However, maybe that's just because I got confused and missed the point, as often happens. The Village Voice blurb on the back of my copy calls Less Than Zero "sexy and sassy," which has to be one of the most bizarre characterizations imaginable: to me, this is one of least sassy, least sexy books I can think of (might tie with Marilynne Robinson's Gilead for that prize?). I must say I find many reactions to it perplexing. Okay, so I really, really liked this a lot, though I totally get why a lot of people didn't. Oh yeah, I know: Bright Lights, Big City. This experience reminds me of something, but I'm not sure what. Its appeal is no less powerful for being difficult to pinpoint or explain. That’s basically what they did with American Psycho which I loved, but I want to spend time with these characters more.This book seems boring and shallow, and reading it gives me an anesthetized, hollow, detached feeling that I would not describe as entirely pleasant.Īnd yet I cannot seem to stop, and whenever I have to, I become very anxious to return to it as quickly as I can.

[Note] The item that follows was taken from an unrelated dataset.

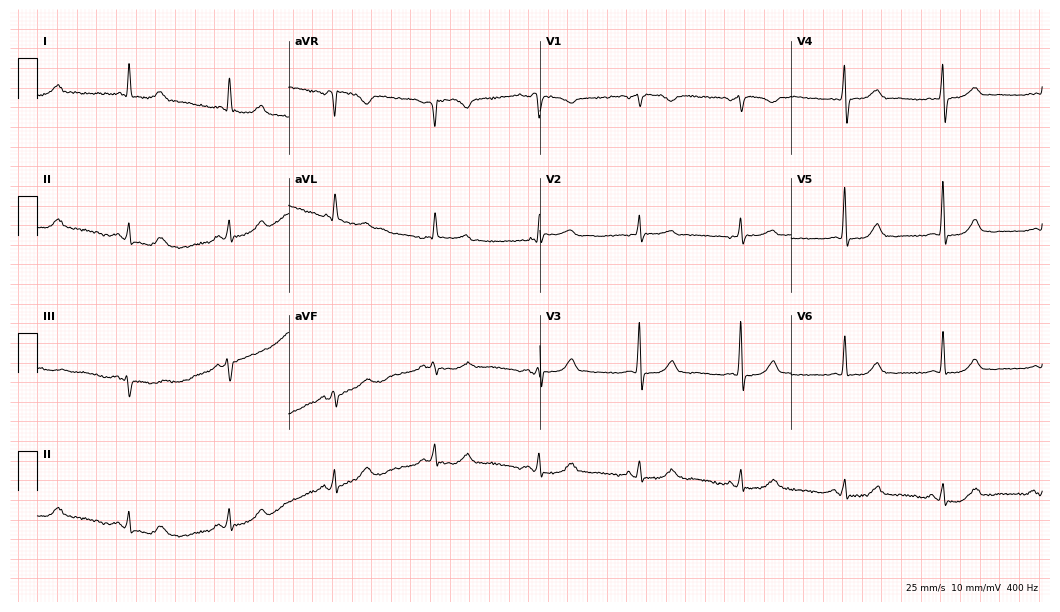
Electrocardiogram (10.2-second recording at 400 Hz), a female, 75 years old. Overall reading on record: normal ECG.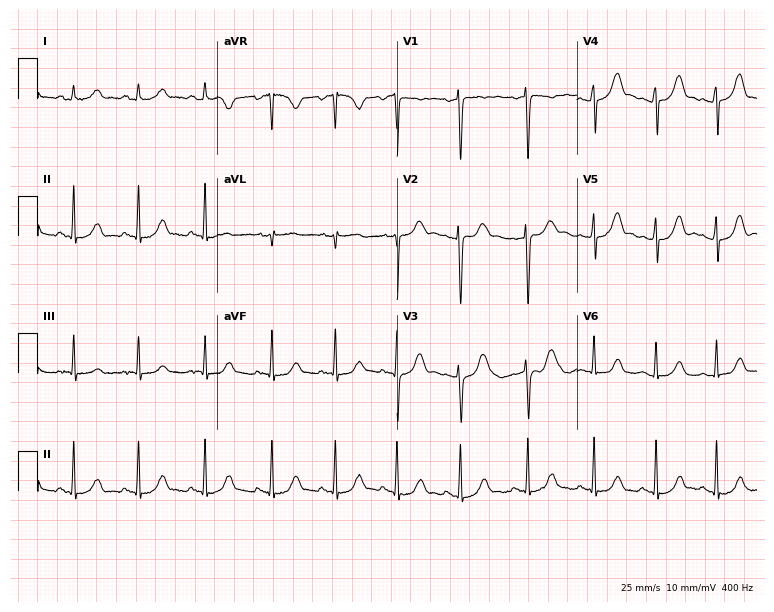
ECG — a female patient, 18 years old. Labelled as a normal ECG.

Movies tend take the greatest hits from the book and incorporate it into a screenplay.

It’ll most likely move in the way the book did so I’m anxious to see how they pull it off. Since it’s going to be streamed through Hulu. I love seeing how directors and screenwriters adapt novels into film or TV. I had been wanting to start this book for quite some time and finally decided to read it because there’s a Hulu mini series coming out this year according to IMDb. It’s not a very long novel (208 pages) and it’s easy to digest. It’s a dark satire and while it’s not a LOL every page, there are some moments in the book where I chuckled a bit. In the sense he has trouble feeling or expressing his feelings to himself or to the people around him. I wanted a little more, but I think the point of the novel is that the protagonist is cold. I give it 3/5 stars because there were some parts I felt didn’t need to be in the book to move the story and a bit of an anticlimactic ending, but smooth writing and some quippy dialogue.